Apollo Global Management, Inc. (NYSE:APO) Looks Interesting, And It's About To Pay A Dividend

Simply Wall St.
13 Feb

Apollo Global Management, Inc. (NYSE:APO) is about to trade ex-dividend in the next four days. The ex-dividend date is one business day before the record date, which is the cut-off date for shareholders to be present on the company's books to be eligible for a dividend payment. The ex-dividend date is an important date to be aware of as any purchase of the stock made on or after this date might mean a late settlement that doesn't show on the record date. Therefore, if you purchase Apollo Global Management's shares on or after the 18th of February, you won't be eligible to receive the dividend, when it is paid on the 28th of February.

The company's next dividend payment will be US$0.4625 per share. Last year, in total, the company distributed US$1.85 to shareholders. Looking at the last 12 months of distributions, Apollo Global Management has a trailing yield of approximately 1.2% on its current stock price of US$157.44. Dividends are a major contributor to investment returns for long term holders, but only if the dividend continues to be paid. So we need to investigate whether Apollo Global Management can afford its dividend, and if the dividend could grow.

Check out our latest analysis for Apollo Global Management

Dividends are typically paid from company earnings. If a company pays more in dividends than it earned in profit, then the dividend could be unsustainable. Apollo Global Management has a low and conservative payout ratio of just 24% of its income after tax.

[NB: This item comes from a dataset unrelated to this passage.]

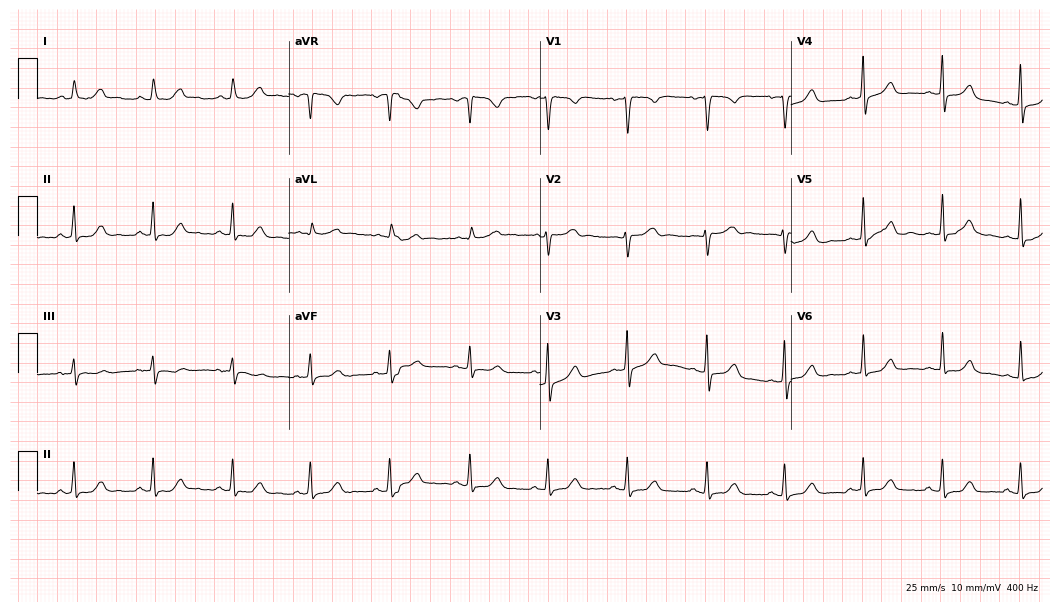
Electrocardiogram (10.2-second recording at 400 Hz), a 43-year-old female. Overall reading on record: normal ECG.

When a company paid out less in dividends than it earned in profit, this generally suggests its dividend is affordable. The lower the % of its profit that it pays out, the greater the margin of safety for the dividend if the business enters a downturn.

Click here to see the company's payout ratio, plus analyst estimates of its future dividends.

NYSE:APO Historic Dividend February 13th 2025

Have Earnings And Dividends Been Growing?

Businesses with strong growth prospects usually make the best dividend payers, because it's easier to grow dividends when earnings per share are improving. If business enters a downturn and the dividend is cut, the company could see its value fall precipitously. For this reason, we're glad to see Apollo Global Management's earnings per share have risen 16% per annum over the last five years.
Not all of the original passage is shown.